He Eats with His Fingers Now
God doesn't hand out spoons.
He eats with his fingers now.
Not because he wants to. Because the spoon he stole from the shelter cracked last week, and nobody gives out cutlery without a lecture anymore. The ones that do expect you to stay for a sermon or a circle where they ask what three things you're grateful for, and he can't bring himself to lie that hard today.
The peanut butter jar is almost empty.
It had a red lid once, bright and proud like a flag. Now it’s smudged, the label peeled and curled like it’s trying to escape. The plastic is soft from heat and handling, warped in one spot from where it sat too long in the sun. He keeps it tucked in his backpack with the rest of his shame: a sock without a match, a bus transfer from a month ago, a picture of a dog he doesn’t have anymore.
There’s a little left.
There’s always a little left.
That’s the lie that keeps him digging.
He squats behind the gas station dumpster because it’s the only place out of the wind. The smell is bad, but everything smells like something now. Rotten food. Spilled gas. His own sweat, sharp and sour. It’s not gross anymore—it’s just background noise.
His legs hurt, but he’s learned to hold still long enough that they go numb. That’s a skill now. He tells himself that sometimes. “I’m learning things.” Like how to sleep on concrete. How to pick socks that dry faster. How to make a dollar stretch across two days and still feel like a failure when it’s gone.
He scoops out the peanut butter with a finger he hasn’t washed in two days. The taste is sharp, oily, and old. It clings to his throat. Like guilt. Like failure. Like the kind of hunger that doesn’t live in your belly anymore, but in your teeth, in your spine, in the way you start forgetting how full ever felt.
He licks the last bit off his knuckle, then wipes his hand on his pants. They were black once. Now they’re just a color he doesn’t name. There’s no point.
He stares at the jar.
It’s not empty.
Not technically.
But it looks like him. Scraped out. Hollowed. Still pretending to be useful.
He used to have a name. A job. A routine. He had a calendar with color-coded reminders, a group chat full of people who knew his birthday. He used to make fun of people like this. People who carried jars and slept by loading docks. Called them drifters. Addicts. Losers. Told himself they got what they deserved.
Now he’s just hungry.
Not starving. Not yet.
Just hungry enough to wish the jar had one more spoonful in it. Just broken enough to wonder if maybe he deserves less.
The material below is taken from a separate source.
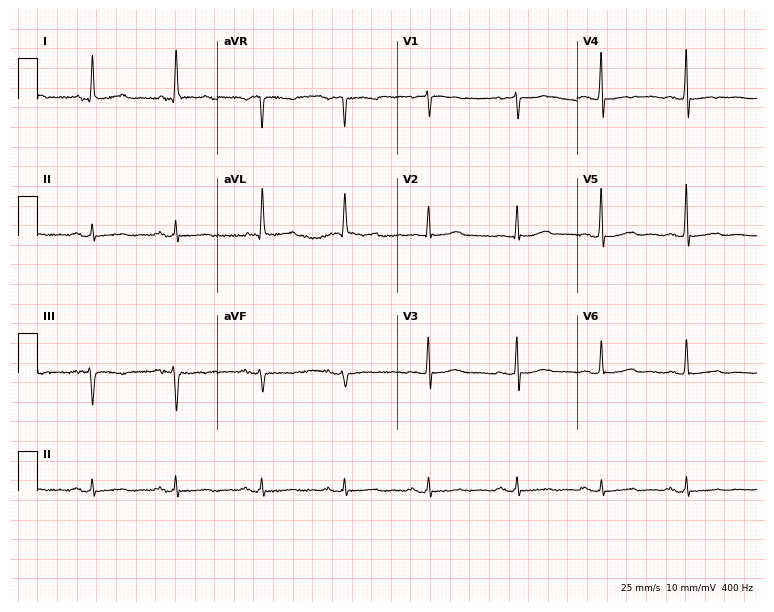
12-lead ECG (7.3-second recording at 400 Hz) from a woman, 70 years old. Screened for six findings — first-degree AV block, right bundle branch block, left bundle branch block, sinus bradycardia, atrial fibrillation, sinus tachycardia — none is recorded.

He doesn’t know what day it is anymore. Not in the real way. Not in the way that matters. He keeps time in rations now. Three crackers ago. Two cigarettes ago. Half a bottle of water ago. He used to have apps for this kind of thing. Tracking, organizing, improving. Little bars that told him how healthy or successful or hydrated he was. Now he hasn’t pissed clear in four days and considers it a kind of freedom.
His phone still turns on, but he doesn’t. It’s just a rectangle of reminders he’s not strong enough to open. Messages from people he lied to. Emails from jobs he didn’t get. A notification from the bank reminding him his balance is a number with a minus sign in front of it.
Once, a girl he used to know texted: “Hey, just checking in. Are you okay?”
He stared at it for ten minutes and never replied. What do you even say to that?
“Yeah. Just sitting in the dirt behind a Chevron eating expired peanut butter with my fingers. Living the dream.”
He imagines her deleting his contact. That feels fair. He’d delete himself if he could.
He tucks the jar back into the bag like it’s sacred. Like it’s proof he still exists. Something to carry. Something that carries him. Sometimes he thinks if he keeps the jar long enough, it'll fill itself again. Sometimes he thinks that's how stupid he’s become—praying to garbage like it’s holy.
He used to cry when things got bad.
Now he just gets quiet.
And mean.
Not to others, but to himself. He hears his own voice in his head saying things he’d never say to a friend.
You’re pathetic.
You had chances.
You fucked them all.
No one’s looking for you.
You don’t even have a face anymore. Just bones and skin and shame.
He’s learned how to disappear. That’s another skill. Step small. Don’t make eye contact. Shrink. Nobody stops someone who looks like they’re already gone.
A car drives past the alley entrance, headlights sweeping the wall. He doesn’t flinch. He used to. Now he just waits for it to pass. People don’t stop here. That’s why he picked it.
He curls up beside the chain-link fence, coat zipped up to his chin. The zipper snags, like it always does. Like it’s fighting him. He gets it. He’d fight himself too.
Tomorrow, he’ll try to find somewhere open. Somewhere with light. Somewhere with a dollar menu. Maybe he’ll lie well enough to get a free cup of coffee. Maybe someone will hand him a sandwich wrapped in too much napkin. Maybe he’ll find a new spoon.
Maybe not.
Tonight he has the jar.
And it has him.
They belong to each other now.
Both past their prime.
Both clinging to what little they have left.
Both still pretending they might be worth something.